Brussels Is Offering Nearly $1,000 to People to Give Up Their Cars
In a scheme to promote bikes and clean transport, Belgians can get paid to not drive.
Belgium: it doesn't come up much unless it's hosting the most embarrassing shambles of a Grand Prix for 70 years or so. But it is a country and things do happen there, especially in the capital of Brussels, which has a clean air problem it's applying a direct solution to: Paying people €900, or $988 USD to unregister their cars.
The scheme is a revamp of an existing program called Bruxell'Air which was already offering incentives to try and get people to stop driving through Brussels. A relatively tiny city, Brussels has strikingly poor air quality compared to the places around it—on par with Paris, Amsterdam, or even the oxygen-free smoghole that is London.
That's partly because of terrible traffic problems around the city. If you've ever had the misfortune to think "well, driving across Belgium won't take long" and then gone the direction of Bruges and Brussels, rather than down to the south, you'll know that sitting totally stationary is a major part of the experience. Since the scale of Brussels' particulate pollution problem was realized in 2017, the city has been making radical efforts to try and clean it up.

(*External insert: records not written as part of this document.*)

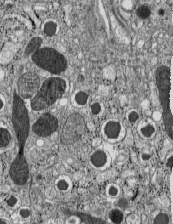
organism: C57BL Mouse
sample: Pancreatic islet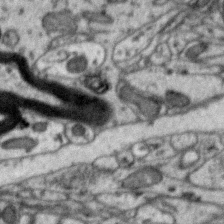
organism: Zebra finch
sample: Brain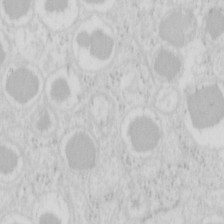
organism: Mouse
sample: Pancreas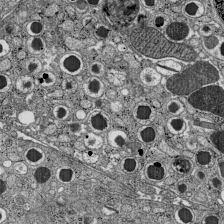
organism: C57BL Mouse
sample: Pancreatic islet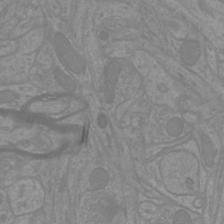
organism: Mouse
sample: Cortical neurons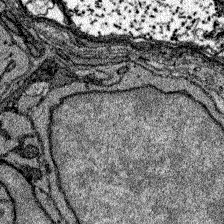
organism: Zebrafish
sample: Larval olfactory bulb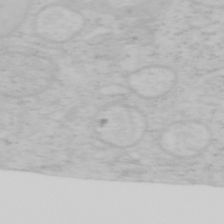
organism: Mouse
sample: OT-I killer T cells with ID8 ovarian cancer cells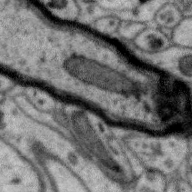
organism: Zebra finch
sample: Brain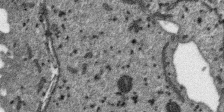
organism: Human
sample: Lung epithelial cells infected with SARS-CoV-2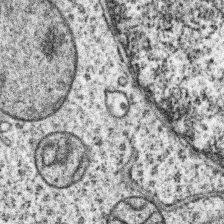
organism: Human
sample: HeLa cells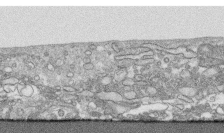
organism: Human
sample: CRL-1474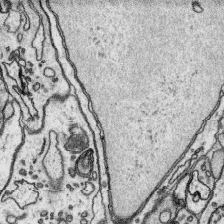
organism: Platynereis dumerilii
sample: Parapodia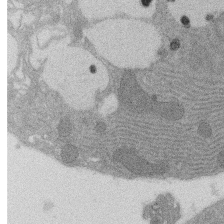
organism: Rat
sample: Salivary granule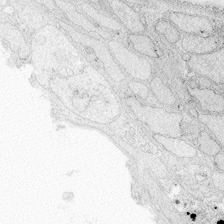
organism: Zebrafish
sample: Whole-Brain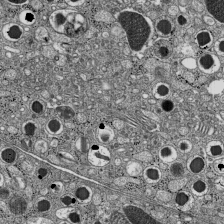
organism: C57BL Mouse
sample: Pancreatic islet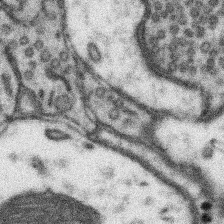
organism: Mouse
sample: Somatosensory cortex neuropil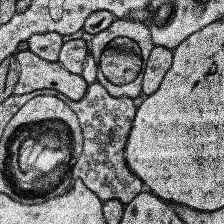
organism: Human
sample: Temporal Lobe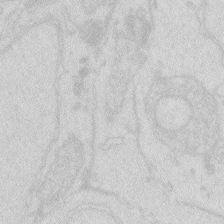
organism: Zebrafish
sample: Macrophage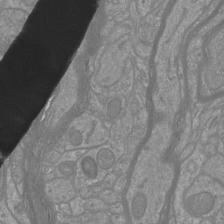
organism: Mouse
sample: Cortical neurons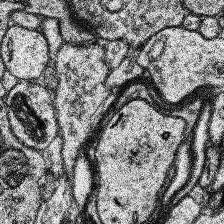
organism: Human
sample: Temporal Lobe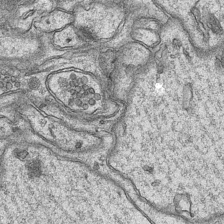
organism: Mouse
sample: CA1 Hippocampus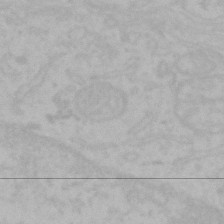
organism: Mouse
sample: Choroid plexus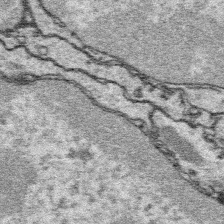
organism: Platynereis dumerilii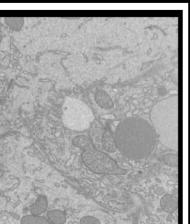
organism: Mouse
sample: Cilia; mouse epididymis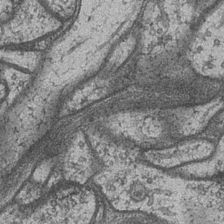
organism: Drosophila
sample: Optic medulla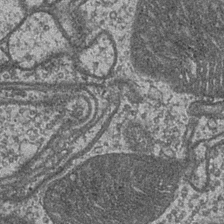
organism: Drosophila
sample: Optic medulla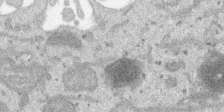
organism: Human
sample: Lung epithelial cells infected with SARS-CoV-2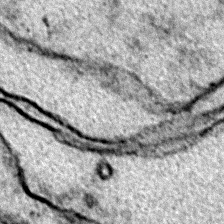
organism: Zebrafish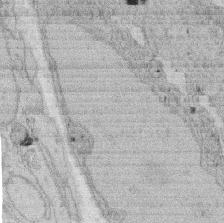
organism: Rat
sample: Salivary granule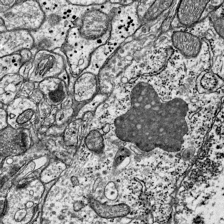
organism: Mouse
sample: Visual Cortex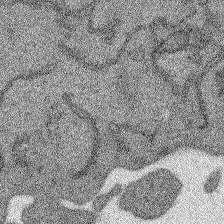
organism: Human
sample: HeLa cells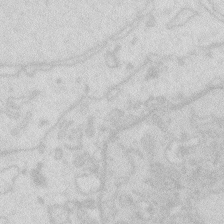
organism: Zebrafish
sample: Macrophage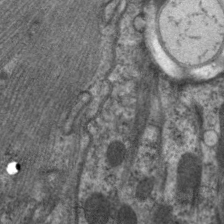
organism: C. elegans
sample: Pharynx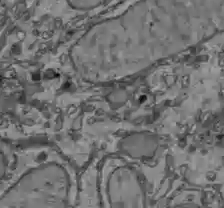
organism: C57BL Mouse
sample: Liver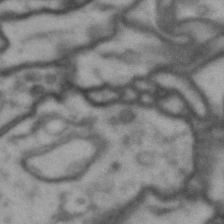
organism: Drosophila
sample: Brain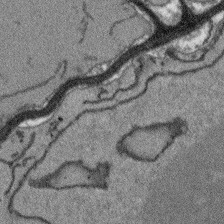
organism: Arabidopsis thaliana
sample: Root tip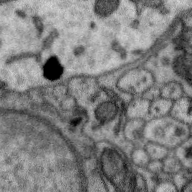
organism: Zebra finch
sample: Brain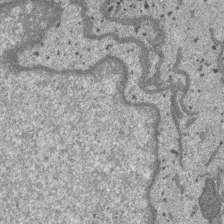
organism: Human
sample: Lung epithelial cells infected with SARS-CoV-2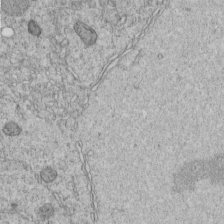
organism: C. elegans
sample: C. elegans embryo early stage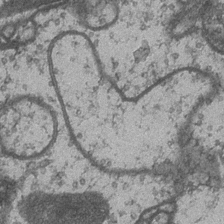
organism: Drosophila
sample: Optic medulla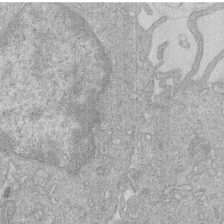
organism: Human
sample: Macrophage cells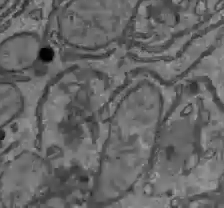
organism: C57BL Mouse
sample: Liver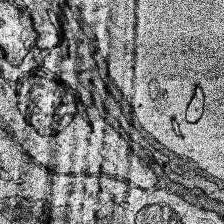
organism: Human
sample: Temporal Lobe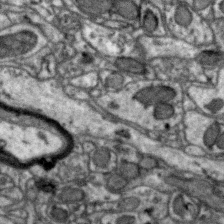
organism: Zebra finch
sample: Brain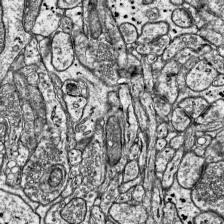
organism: Mouse
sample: Visual Cortex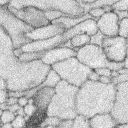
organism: Rabbit
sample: Retina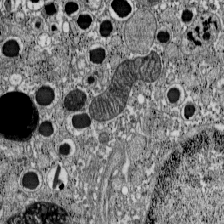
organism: C57BL Mouse
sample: Pancreatic islet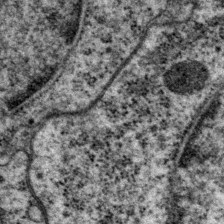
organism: P. pacificus
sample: Pharynx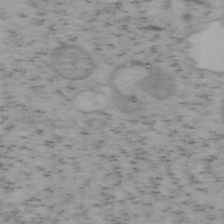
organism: Mouse
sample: OT-I killer T cells with ID8 ovarian cancer cells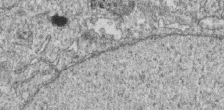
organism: Human
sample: HeLa cell HIV synapse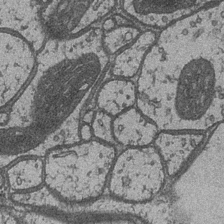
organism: Drosophila
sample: Optic medulla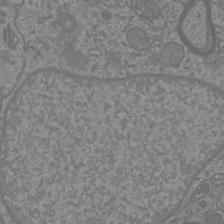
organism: Mouse
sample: Cortical neurons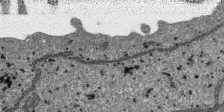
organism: Human
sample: Lung epithelial cells infected with SARS-CoV-2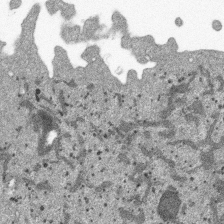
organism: Human
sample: Lung epithelial cells infected with SARS-CoV-2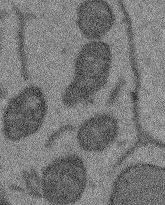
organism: Arabidopsis thaliana
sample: Root tip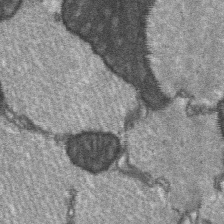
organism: C57BL Mouse
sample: Soleus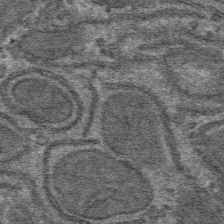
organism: Mouse
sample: Mouse hepatocytes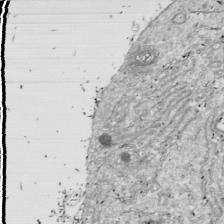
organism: Drosophila
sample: Cell division; meiosis; drosophila spermatocytes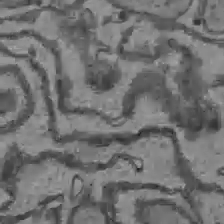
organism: C57BL Mouse
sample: Liver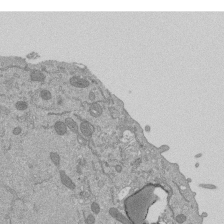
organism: Mouse
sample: ED-1 cell nuclei; centrioles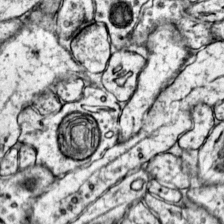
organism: Mouse
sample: Primary visual cortex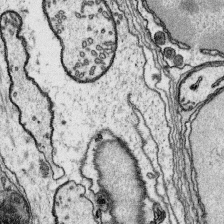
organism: Platynereis dumerilii
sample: Parapodia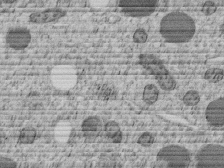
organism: C. elegans
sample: C. elegans embryo early stage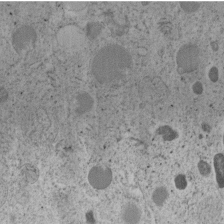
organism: C. elegans
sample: C. elegans embryo early stage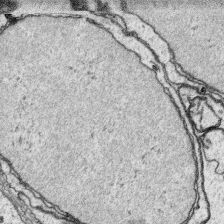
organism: Platynereis dumerilii
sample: Parapodia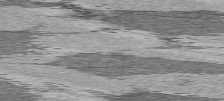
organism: C57BL Mouse
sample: Heart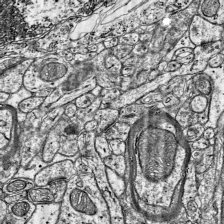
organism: Mouse
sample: Visual Cortex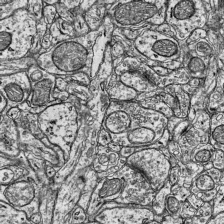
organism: Mouse
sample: Visual Cortex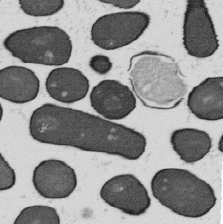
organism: B. subtilis
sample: Bacterial spore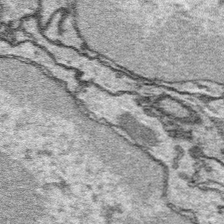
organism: Platynereis dumerilii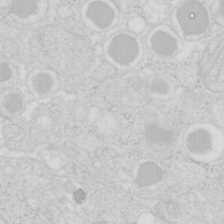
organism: Mouse
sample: Pancreas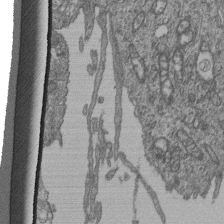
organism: Human
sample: Retinal organoid Rod and Cone cells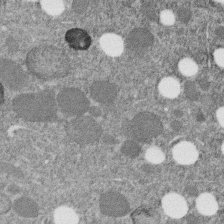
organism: C. elegans
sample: C. elegans embryo early stage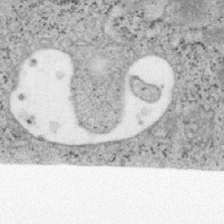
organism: Mouse
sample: OT-I killer T cells with ID8 ovarian cancer cells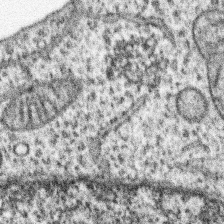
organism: Human
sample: HeLa cells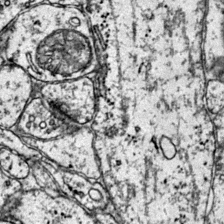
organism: Mouse
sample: Primary visual cortex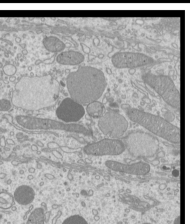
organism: Mouse
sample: Cilia; mouse epididymis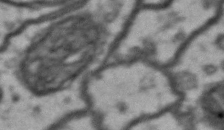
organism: Drosophila
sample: Brain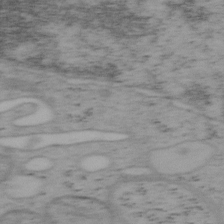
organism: Mouse
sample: OT-I killer T cells with ID8 ovarian cancer cells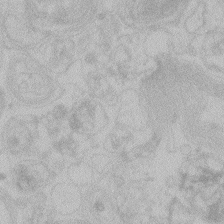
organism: Zebrafish
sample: Macrophage infected with Toxoplasma gondii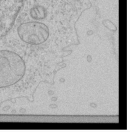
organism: Human
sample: Mitochondria in HCT116 cells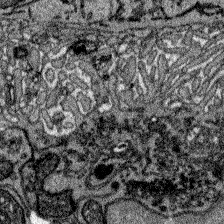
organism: Zebrafish
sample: Larval olfactory bulb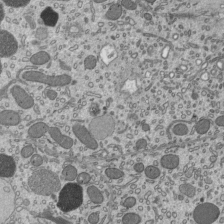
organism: Mouse
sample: Mouse epididymis efferent ductule cilia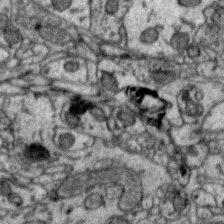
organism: Zebra finch
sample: Brain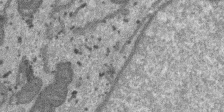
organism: Human
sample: Lung epithelial cells infected with SARS-CoV-2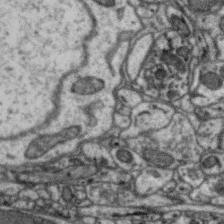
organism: Zebra finch
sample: Brain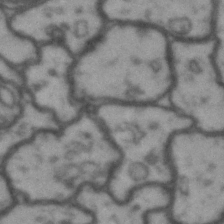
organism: Drosophila
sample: Brain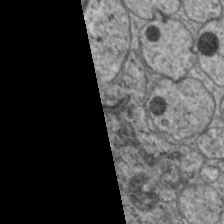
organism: C. elegans
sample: Pharynx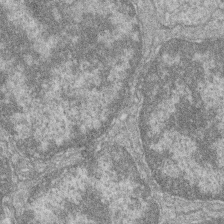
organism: Zebrafish
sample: Cilia; retinal pigment epithelium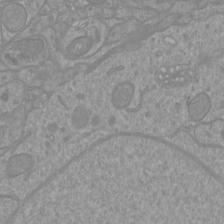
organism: Mouse
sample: Cortical neurons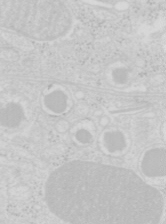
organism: Mouse
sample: Pancreas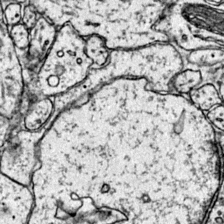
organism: Mouse
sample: Primary visual cortex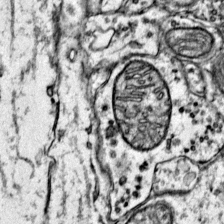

So, how do you stop people driving cars? One solution is to give them the money to buy an alternative form of transport, which Brussels is pushing with its incentive. Cairgo bikes are already part of the low-emissions zone scheme, with significant discounts being offered to buy one to take vans and cars off the roads.
This latest option, however, is more direct: if you unregister your car—making it legally undrivable, although you could still sell it—then you can receive up to $988 to buy alternative equipment or public transport passes. That maximum amount is available to people on their own earning up to $41,301 (€37,600) annually or any disabled person. People earning up to $82,495 (€75,100) can also get a grant up to $549 (€500) to do the same.
Brussels' hope is that this will get some of its traffic problems eased by taking cars off the road and encouraging people to stop driving through the city, which has a good public transport system and metro but not really the road infrastructure for the traffic it's handling.